Saturday 25 August 2012

All Good Things Are Worth Waiting For

Abigail, though far away, continued to grow in our hearts. We thought about her and prayed for her, knowing God had a purpose for her in our lives some how. The contact between Susan and I had dwindled down to nil during my pregnancy with Evan, so we had no way of knowing if Abigail was okay or even still with her mother. But one day (I'm not sure if it was before or after Evan was born), out of the blue, Susan wrote an apology letter meant only for Rhys and I. She sent it to a mutual friend of ours who was then instructed to deliver her message to us when he felt the time was right. After reading her letter and responding with forgiveness and love, the silence between us continued. The letter confirmed to me that Susan isn't all bad. She has good in her. I still understood that she was continuing on a path she set for herself... a bumpy, rough, and painful road.
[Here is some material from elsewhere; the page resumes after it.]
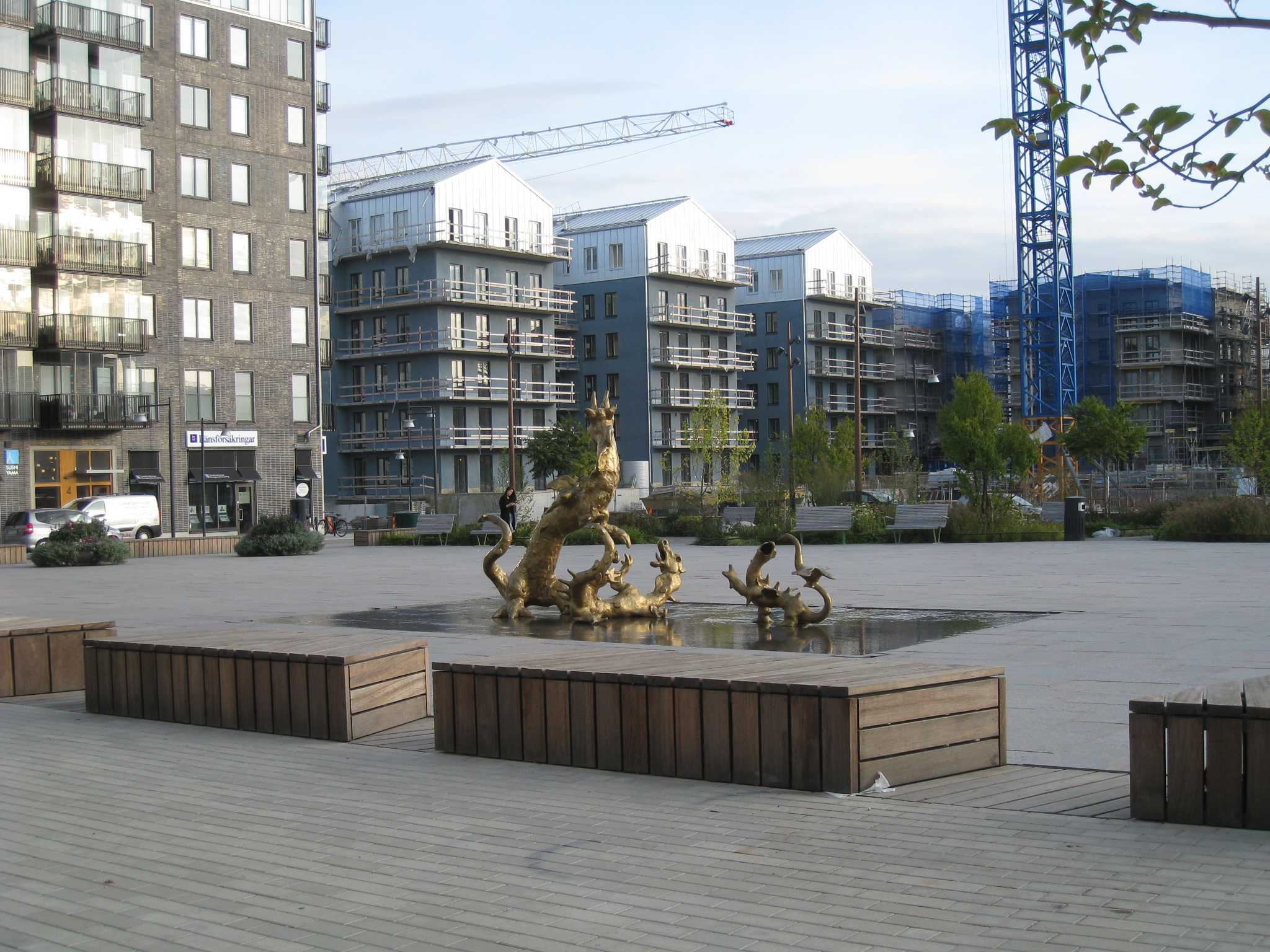 Barkarbystaden, Järfälla kommun, Stockholms län, Stora Torget med skulpturgruppen Dogfight, skapad av skulptören Fredrik Wretman (född 1953), i förgrunden.
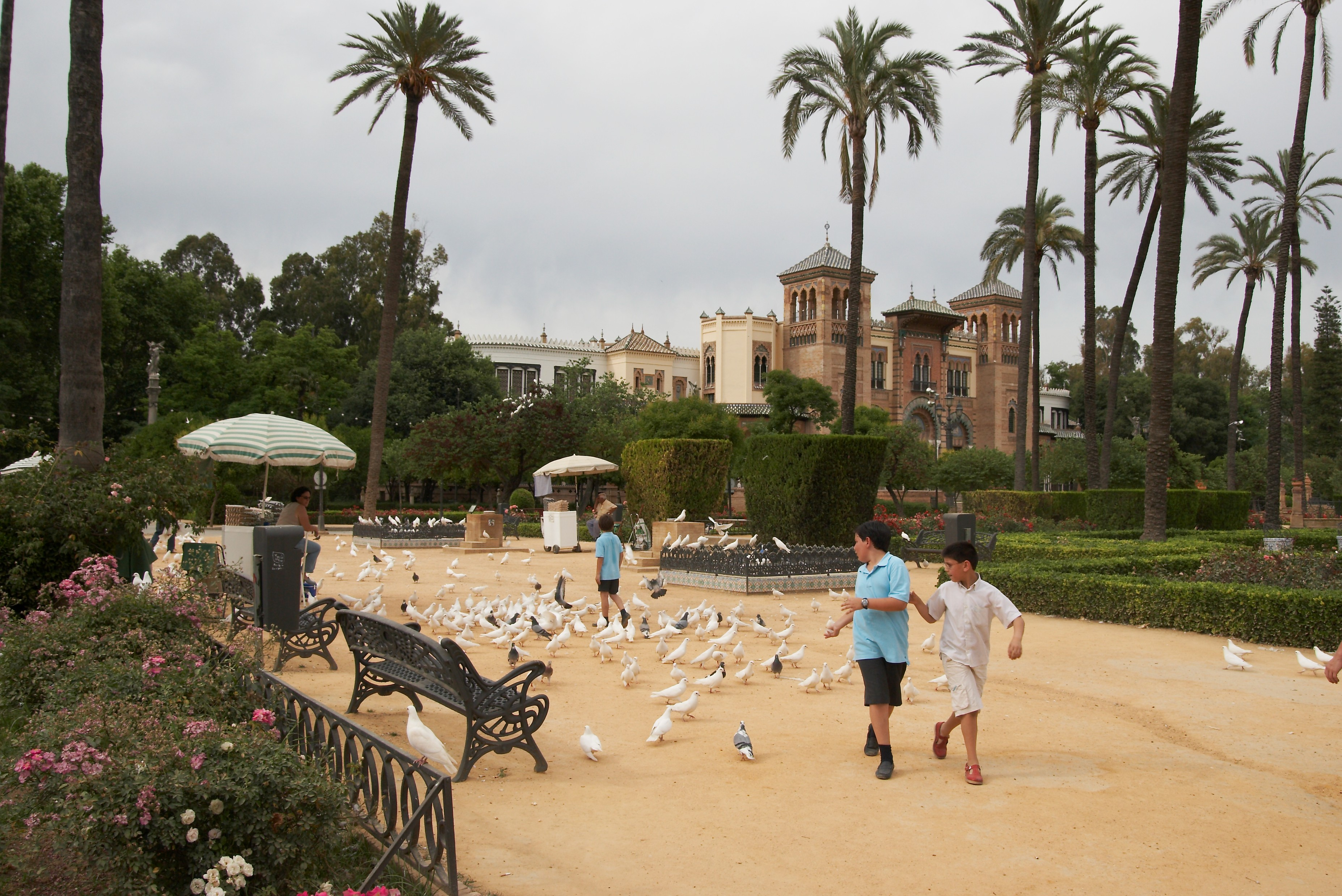 Palomas. Plaza de América, Sevilla, España.

You see, Susan grew up feeling unloved and rejected from her family. She left home as a young teen, lived a homeless life on the streets of Halifax and found herself pregnant and alone. The men in her life have never been the kind to commit or even treat her with respect... perhaps it might have been that she didn't even respect herself, I don't know. The life she led up to the point that I met her was not one made with wise or healthy choices and she had already begun to pay for those mistakes. As a young teen mother, Susan struggled. She could barely care for herself and yet had to care for her young son as well. Sadly, she lost her son in a court battle with his father, but the most painful blow for her was the support of her own mother was focused on her opponent. The emotional turmoil continued to build against her mother and drove them apart even further. Years passed and Susan found herself pregnant again. In March 2005, she gave birth to a beautiful baby girl with big brown eyes. Abigail was welcomed into the world by what seemed to be a stable family: her mother and her mother's boyfriend (who, even though he wasn't the father, stuck by Susan throughout her pregnancy). This is about where I came into the picture. Since I've known Susan, she's gone back and forth between different men, but continued to come back to the guy who stuck by her during her pregnancy with Abi. From what I understand, her life began spiralling downward faster when she returned to Martin the last time. The lack of care and love Abi received from that point on got worse and worse... which indicated to me that Susan was struggling to get a grip on even just taking care of herself again and that she wasn't coping well with the stresses of motherhood (having never cared for a child as old as Abigail was and dealing with the trials that come with the toddler and preschool years). Part of me felt bad for her, because she didn't have the support of a strong family or community network to help her raise her child.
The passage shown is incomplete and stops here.